My work with OFBiz involves adapting it to work as a back office
application for my employer (we don't use the eCommerce component). I
agree that much of the UI is too complicated (or vague) for a typical
office employee to use. The approach I've taken is to build simplified
UI components upon the OFBiz services.
One of the recurring problems I've run into with my work on OFBiz, is
the code redundancy - too many files are copied into components, instead
of components sharing common files. That's why I'm pushing for (and
contributing back to OFBiz) the common template ideas and the
component-specified CSS files idea.
One of the things I've implemented here is user-specified UI themes. I'm
sure that concept seems frivolous to many of the OFBiz developers. But
like the Wiki interface you mentioned, it makes the interface more
interesting and fun to use.
Ean Schuessler wrote:
> I would like changes to be even more direct. I think a common problem that we
> have (and this occurs in many places) is that the admin interfaces are geared
> to people who are basically at the level of knowledge of the programmers. The
> interfaces are easy enough to use but almost uniformly I find that clients
> are very intimidated until they receive some training.
>
> The Wiki interface, on the other hand, usually requires little more than a 2
> minute demonstration before users are eager to give it a try. That is the
> reaction I'm looking for as opposed to the current content management
> interface.
>
> I think we need to look for ways to make things more "peel the onion"

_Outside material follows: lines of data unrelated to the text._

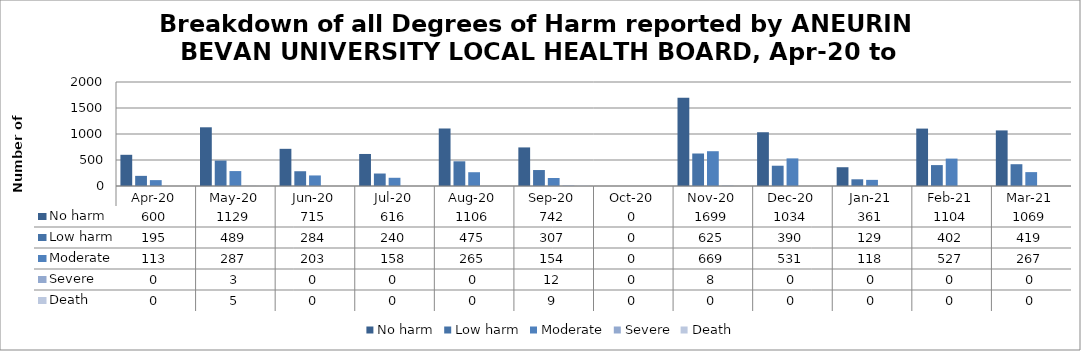
| Category | No harm | Low harm | Moderate | Severe | Death |
|---|---|---|---|---|---|
| Apr-20 | 600 | 195 | 113 | 0 | 0 |
| May-20 | 1129 | 489 | 287 | 3 | 5 |
| Jun-20 | 715 | 284 | 203 | 0 | 0 |
| Jul-20 | 616 | 240 | 158 | 0 | 0 |
| Aug-20 | 1106 | 475 | 265 | 0 | 0 |
| Sep-20 | 742 | 307 | 154 | 12 | 9 |
| Oct-20 | 0 | 0 | 0 | 0 | 0 |
| Nov-20 | 1699 | 625 | 669 | 8 | 0 |
| Dec-20 | 1034 | 390 | 531 | 0 | 0 |
| Jan-21 | 361 | 129 | 118 | 0 | 0 |
| Feb-21 | 1104 | 402 | 527 | 0 | 0 |
| Mar-21 | 1069 | 419 | 267 | 0 | 0 |
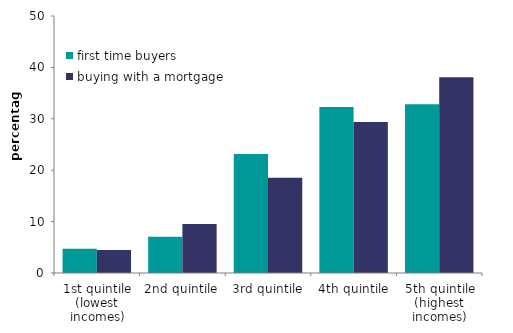
| Category | first time buyers | buying with a mortgage |
|---|---|---|
| 1st quintile (lowest incomes) | 4.709 | 4.482 |
| 2nd quintile | 7.037 | 9.513 |
| 3rd quintile | 23.157 | 18.547 |
| 4th quintile | 32.283 | 29.398 |
| 5th quintile (highest incomes) | 32.814 | 38.06 |
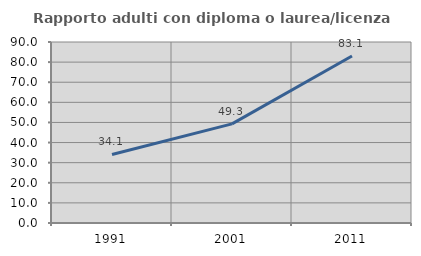
| Category | Rapporto adulti con diploma o laurea/licenza media  |
|---|---|
| 1991.0 | 34.091 |
| 2001.0 | 49.266 |
| 2011.0 | 83.055 |
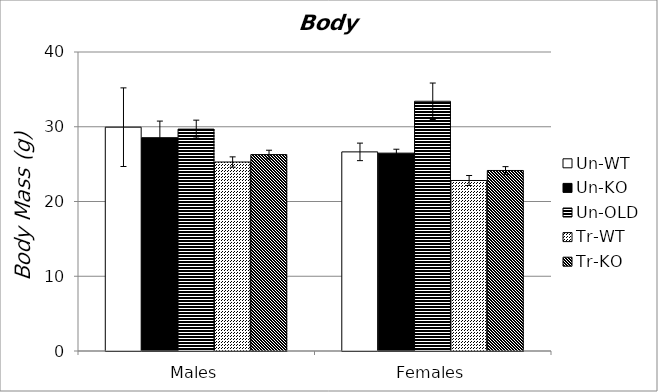
| Category | Un-WT | Un-KO | Un-OLD | Tr-WT | Tr-KO |
|---|---|---|---|---|---|
| 0 | 29.94 | 28.533 | 29.683 | 25.283 | 26.275 |
| 1 | 26.638 | 26.471 | 33.41 | 22.81 | 24.15 |
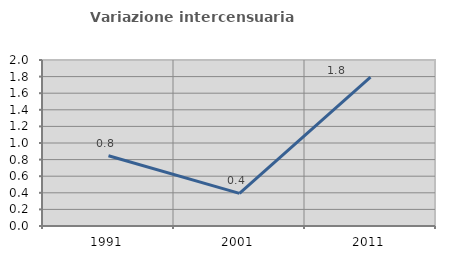
| Category | Variazione intercensuaria annua |
|---|---|
| 1991.0 | 0.846 |
| 2001.0 | 0.394 |
| 2011.0 | 1.794 |
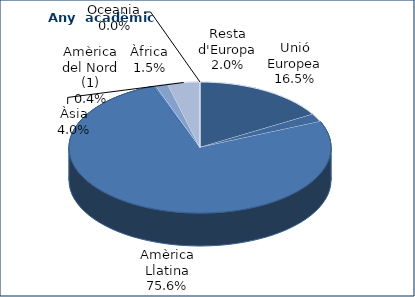
| Category | Series 0 |
|---|---|
| Unió Europea | 166 |
| Resta d'Europa | 20 |
| Amèrica Llatina | 759 |
| Amèrica del Nord (1) | 4 |
| Àfrica | 15 |
| Àsia | 40 |
| Oceania | 0 |
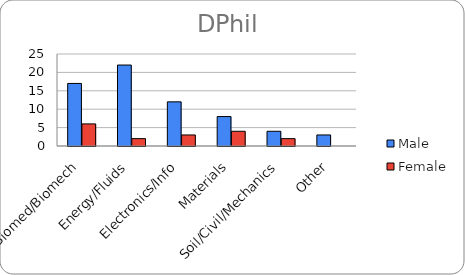
| Category | Male | Female |
|---|---|---|
| Biomed/Biomech | 17 | 6 |
| Energy/Fluids | 22 | 2 |
| Electronics/Info | 12 | 3 |
| Materials | 8 | 4 |
| Soil/Civil/Mechanics | 4 | 2 |
| Other | 3 | 0 |

> oriented. Make interfaces high-level and task centric, exposing people only
> to what they need to achieve common tasks. The danger, of course, is the
> Microsoft phenomena where things are easy until they get hard and then they
> are very hard. How exactly to avoid that isn't entirely clear to me.
>
> Am I rambling?
>
> On Thursday 31 March 2005 12:12 pm, Adrian Crum wrote:
>
>>I was picturing developers using whatever tools they're familiar with -
>>using their local FS, then going to an OFBiz webpage to "commit" those
>>changes to OFBiz. The "commit" process would scoop up the changes from
>>the local FS and put them in the DB. What motivated that idea was the
>>"restarting the webserver" problem. But as you point out, it doesn't
>>make it any easier for developers otherwise.